≪8Mile≫ ★★★★ 03.10.13

アカデミー賞で最優秀主題歌賞に輝いたヒップホップ界のカリスマ、エミネムの初主演作。彼の実体験に基づき、ラッパーを目指す若者の青春を描く。


主演のエミネムってすごい人気らしい。
ヒップポップは何言ってるか分からないんであまり好きじゃないけどそれでも名前くらいは知っている。
この映画のエンディング曲『ルーズ・ユアセルフ』は、12週連続1位、アカデミー賞で最優秀主題歌賞に輝いた。
この映画も3日間で5446万ドルの興行収入で全米NO.1の記録を打ち立てたそう。

映画の内容がかなり自伝的なもの。本人はファミレスのコックから3年後には自家用ジェット機を持ち200万枚のアルバムを売るようになるのだが、映画ではデトロイトのプレス工場で働いている。

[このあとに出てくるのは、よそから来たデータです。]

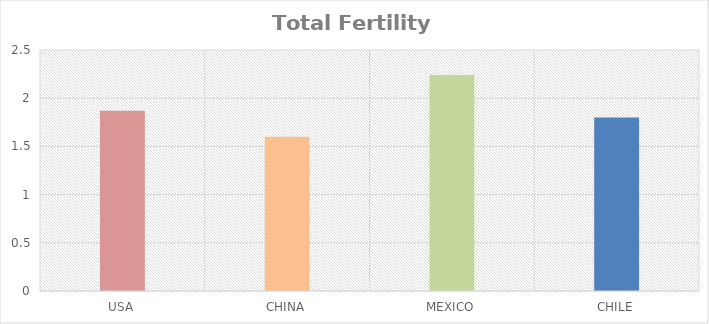
| Category | Series 0 |
|---|---|
| USA | 1.87 |
| CHINA | 1.6 |
| MEXICO | 2.24 |
| CHILE | 1.8 |
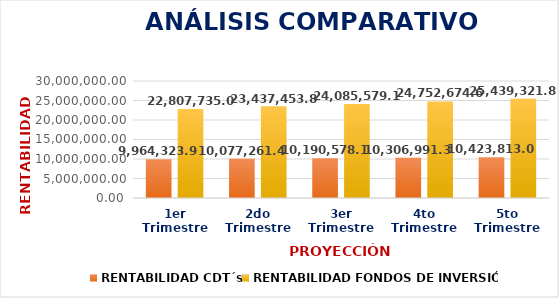
| Category | RENTABILIDAD CDT´s | RENTABILIDAD FONDOS DE INVERSIÓN |
|---|---|---|
| 1er Trimestre | 9964323.957 | 22807735.031 |
| 2do Trimestre | 10077261.404 | 23437453.862 |
| 3er Trimestre | 10190578.108 | 24085579.162 |
| 4to Trimestre  | 10306991.369 | 24752674.62 |
| 5to Trimestre | 10423813.077 | 25439321.798 |
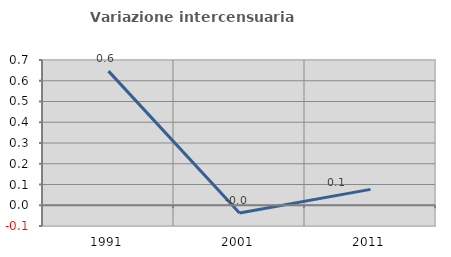
| Category | Variazione intercensuaria annua |
|---|---|
| 1991.0 | 0.646 |
| 2001.0 | -0.037 |
| 2011.0 | 0.077 |
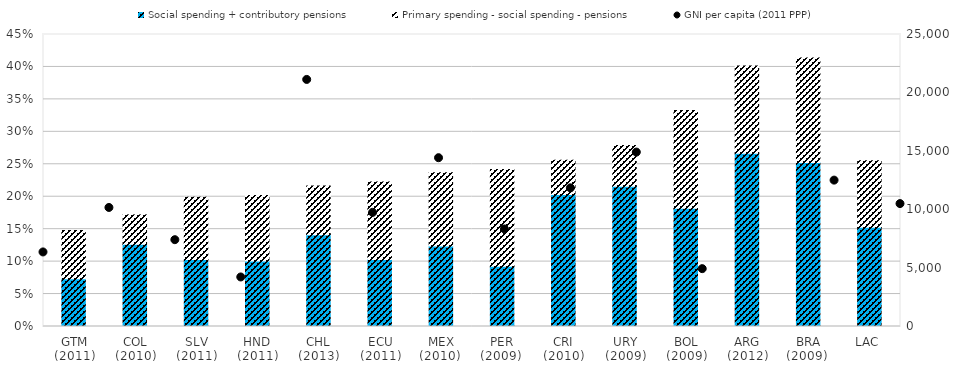
| Category | Social spending + contributory pensions | Primary spending - social spending - pensions |
|---|---|---|
| GTM
(2011) | 0.074 | 0.074 |
| COL
(2010) | 0.127 | 0.045 |
| SLV
(2011) | 0.103 | 0.096 |
| HND
(2011) | 0.101 | 0.101 |
| CHL
(2013) | 0.141 | 0.075 |
| ECU
(2011) | 0.103 | 0.119 |
| MEX
(2010)  | 0.124 | 0.113 |
| PER
(2009)  | 0.093 | 0.149 |
| CRI
(2010) | 0.203 | 0.053 |
| URY
(2009) | 0.216 | 0.063 |
| BOL
(2009) | 0.182 | 0.151 |
| ARG
(2012) | 0.267 | 0.134 |
| BRA
(2009)  | 0.253 | 0.161 |
| LAC | 0.153 | 0.103 |
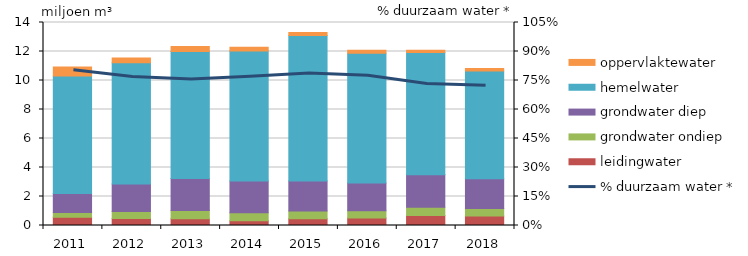
| Category | leidingwater | grondwater ondiep | grondwater diep | hemelwater | oppervlaktewater |
|---|---|---|---|---|---|
| 2011.0 | 566569.748 | 334859.947 | 1298603.208 | 8103912.711 | 620992.477 |
| 2012.0 | 477401.42 | 487171.177 | 1889273.59 | 8371912.755 | 322373.091 |
| 2013.0 | 458762.053 | 569559.746 | 2208780.48 | 8764469.801 | 349233.949 |
| 2014.0 | 325861.944 | 561982.382 | 2179395.092 | 8966642.038 | 251974.855 |
| 2015.0 | 471330.671 | 534000.928 | 2070881.65 | 10024295.373 | 216506.857 |
| 2016.0 | 511732.322 | 497075.209 | 1927681.906 | 8950167.618 | 196800 |
| 2017.0 | 688644.702 | 577406.597 | 2239210.95 | 8432116.479 | 145200 |
| 2018.0 | 647399.111 | 527911.841 | 2047267.871 | 7426361.79 | 181500 |
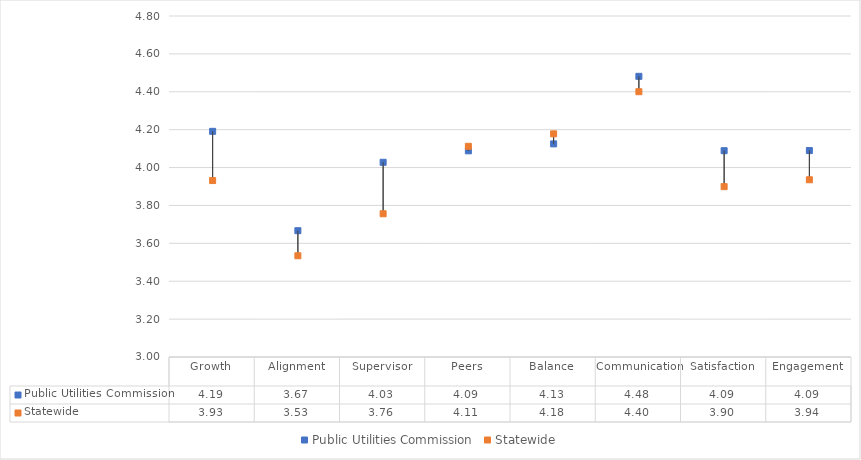
| Category | Public Utilities Commission | Statewide |
|---|---|---|
| Growth | 4.191 | 3.931 |
| Alignment | 3.667 | 3.534 |
| Supervisor | 4.028 | 3.756 |
| Peers | 4.088 | 4.112 |
| Balance | 4.125 | 4.178 |
| Communication | 4.481 | 4.4 |
| Satisfaction | 4.089 | 3.899 |
| Engagement | 4.09 | 3.936 |
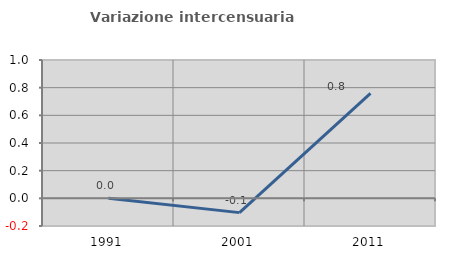
| Category | Variazione intercensuaria annua |
|---|---|
| 1991.0 | 0 |
| 2001.0 | -0.103 |
| 2011.0 | 0.759 |

家は貧しくトレイラー・ハウスで立ち退きを強いられ、母親はチャランポランで育児をしない、仕事場ではふた言目にはクビにするぞと言われ、敵対するグループからは暴力を受けたり。
かなり陰惨な生活。

タイトルの「8マイル」はデトロイトに実存する「8マイル・ロード」というストリート名に由来しており、その道より北は裕福な町、南は貧しい町と、貧富を分ける道とのこと。

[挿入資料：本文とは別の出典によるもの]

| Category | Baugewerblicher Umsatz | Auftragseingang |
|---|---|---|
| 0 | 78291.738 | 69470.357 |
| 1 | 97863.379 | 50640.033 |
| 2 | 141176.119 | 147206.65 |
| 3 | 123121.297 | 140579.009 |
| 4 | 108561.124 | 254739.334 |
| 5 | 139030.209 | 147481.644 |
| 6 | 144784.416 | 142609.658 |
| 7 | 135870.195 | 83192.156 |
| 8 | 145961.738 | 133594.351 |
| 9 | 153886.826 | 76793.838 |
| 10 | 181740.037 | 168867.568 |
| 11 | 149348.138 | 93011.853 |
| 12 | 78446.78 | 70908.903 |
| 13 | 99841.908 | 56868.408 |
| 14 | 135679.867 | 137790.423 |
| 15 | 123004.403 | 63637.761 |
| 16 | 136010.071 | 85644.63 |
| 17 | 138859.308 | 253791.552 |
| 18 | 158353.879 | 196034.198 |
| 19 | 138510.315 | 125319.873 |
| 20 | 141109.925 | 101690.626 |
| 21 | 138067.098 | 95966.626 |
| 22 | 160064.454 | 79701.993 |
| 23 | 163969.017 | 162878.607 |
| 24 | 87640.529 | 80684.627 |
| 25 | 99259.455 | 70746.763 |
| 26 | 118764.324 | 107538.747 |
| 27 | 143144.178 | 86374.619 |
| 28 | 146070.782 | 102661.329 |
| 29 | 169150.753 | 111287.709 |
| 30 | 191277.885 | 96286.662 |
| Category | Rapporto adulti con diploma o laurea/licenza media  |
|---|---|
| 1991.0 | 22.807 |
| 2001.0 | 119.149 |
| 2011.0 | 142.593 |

映画はそんな中でいらだち、突っ張り、自信喪失し、基本的には優しいといったエミネム贈が描かれる。どちらかという懐かしいまでのオーソドックスな青春映画。状況が悲惨な分、感情移入しやすいのとエミネムの俳優としての魅力から良質な青春映画だと思う。

その彼が貧乏から脱出する手段が、ラップである。
ラップの対抗試合みたいのがあって、ステージに二人立ち、お互いの悪口を言い合い、観客の受けが多いほうが勝ちとなる。まるでボクシングの試合みたいだ。

この映画の全体の骨格は「ロッキー」ですね。
一時負けてしまうが最後は盛り返しチャンピオンに輝く。

苦手なラップだけど、こういう形でラップーは世に出ていくのかと目を見張るとこがある。
即興で相手の悪口を作詞しないといけない。かなりきびしい世界だ。

ラップの出来方はなかなか興味深かったけど、それでも日本語字幕で読むとなぜそれがそんなに受けるのかというモノで、結局は類推するしかない。そのあたりがヒップホップならびにこの映画の欠点かな。